„Wielki Ogarniacz Życia” Pani Bukowa

„Wielki Ogarniacz Życia” Pani Bukowa

Muszę się przyznać, że Pani Bukowa była dla mnie nieznaną postacią. Oczywiście widziałam, gdzieś memy z jej udziałem, ale jakoś się w to nie zagłębiałam. Cieszę się, że spędziłam z nią wieczór sam na sam i poznałam ją bliżej. Podobnie, jak jej Wielki Ogarniacz.

 

Pani Bukowa – pierwsze spotkanie

Byłam wtedy w sklepie. Spojrzałam na witrynę księgarni i wtedy po raz pierwszy zobaczyłam „Wielki Ogarniacz Życia”. Tytuł przykuł moją uwagę na tyle, że postanowiłam wstąpić i przyjrzeć się bliżej książce.

Zdecydowanie miło trzymało się ją w dłoniach, a to za sprawą okładki z grubszego papieru. Podoba mi się ten pomysł na matowe wykończenie, bez zbędnych ozdób. Z drugiej strony, takie rozwiązanie może spowodować, że okładka się szybciej zniszczy.

Przeczytałam to, co było z tyłu okładki. Szczególnie przemówiło do mnie zdanie „Ta książka pokaże wam, jak być szczęśliwym, nie robiąc niczego, co się powinno.”  Podoba mi się, kupuję to. Tak samo jak kupiłam to, co było napisane niżej o Pani Bukowej.

Przekartkowałam „Wielki Ogarniacz Życia”. Po pierwsze zauważyłam ciekawe, dowcipne grafiki i sporą czcionkę. Pomyślałam, że będzie się szybko czytało – czyli to, coś w sam raz dla mnie, bo ostatnio krucho u mnie z czasem na czytanie. Podjęłam decyzję, że Pani Bukowa wraca ze mną do domu. Po chwili już stałam przy kasie księgarni i rozmyślałam, o wieczorze spędzonym z książką.

Wielki Ogarniacz!

Prawdę powiedziawszy, od początku roku cały czas żyłam w biegu i niedoczasie. Ciągle brakowało mi albo czasu albo siły na realizację swoich planów. Czułam, że nie ogarniam. Kiedy spojrzałam na ta książkę, wiedziałam, że to cos w sam raz dla mnie. A przynajmniej tak mi się wydawało.

„Wielki Ogarniacz Życia” rzeczywiście czytało mi się szybko, łatwo i przyjemnie.

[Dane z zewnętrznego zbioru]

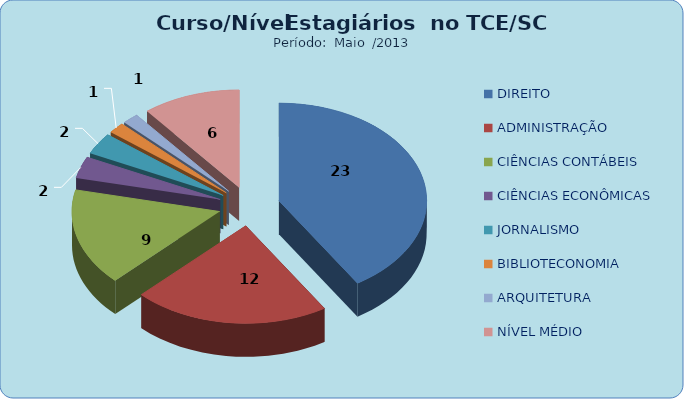
| Category | Series 0 |
|---|---|
| DIREITO | 23 |
| ADMINISTRAÇÃO | 12 |
| CIÊNCIAS CONTÁBEIS | 9 |
| CIÊNCIAS ECONÔMICAS | 2 |
| JORNALISMO | 2 |
| BIBLIOTECONOMIA | 1 |
| ARQUITETURA | 1 |
| NÍVEL MÉDIO | 6 |

Książka jest napisana naprawdę prostym i zrozumiałym językiem. Niezwykle dowcipna i zabawna, rozśmieszyła mnie do łez. A co tam, przyznam się. Rozśmieszyła mnie do tego stopnia, że kilka razy śmiałam się w głos i  nie mogłam złapać tchu. Przeczytałam ją w jeden wieczór i doskonale się bawiłam.

Początkowo, czułam wielką sympatię do Pani Bukowej. Ja też w końcu lubię jedzenie i internety. I wino. Do tego to nieprzeciętne poczucie humoru i, co najważniejsze, dystans do siebie. Mam wrażenie, że wszyscy traktujemy się tak cholernie serio, wszystko albo nic, czarne lub białe. Jakby nie było niczego pomiędzy. Miło jest mieć świadomość, że istnieją jeszcze na tym świecie ludzie, którzy umieją się śmiać z siebie i swoich pomyłek. Tak po prostu. Bez bycia całkiem serio.

Wielki Ogarniacz? 

Biorąc do rąk „Wielki Ogarniacz Życia” spodziewałam się dostać jakiś poradnik, coś co wskazywałoby drogę, ku szczęściu, nie robiąc niczego, jak głosi okładka. Trochę się jednak zawiodłam. Niewiele jest tu rad, które w jakikolwiek sposób mogłabym odnieść do swojego życia. Ale to wiąże się chyba z samą filozofią życia.

Nie interesuje mnie marnowanie czasu w pracy, bo jeśli coś robię to chcę dać z siebie wszystko. Nie interesuje mnie ciągłe wylegiwanie się w łóżku, bo szkoda mi na to czasu. Mam wciąż tyle rzeczy, które chcę zrobić. Nie zamierzam interesować się czymś tylko dlatego, że interesują się tym moi znajomi/chłopak. Mam swoje własne tematy, które chcę zgłębiać. Jadąc na wakacje, nie zamierzam narzekać. Wolę znaleźć coś, co będzie sprawiało mi radość. I tak dalej.

Odnoszę wrażenie, że Pani Bukowa chce się na siłę dopasować do utartych schematów, do oczekiwań innych, a wreszcie do swoich własnych wyobrażeń. Oczywiście cały ten proces, zakończony kolejną katastrofą, jest bardzo zabawny. Wydaje mi się, że Pani Bukowej umyka jednak jedna ważna prawda – jest inna niż wszyscy i dobrze. Tylko będąc naprawdę sobą można być szczęśliwym.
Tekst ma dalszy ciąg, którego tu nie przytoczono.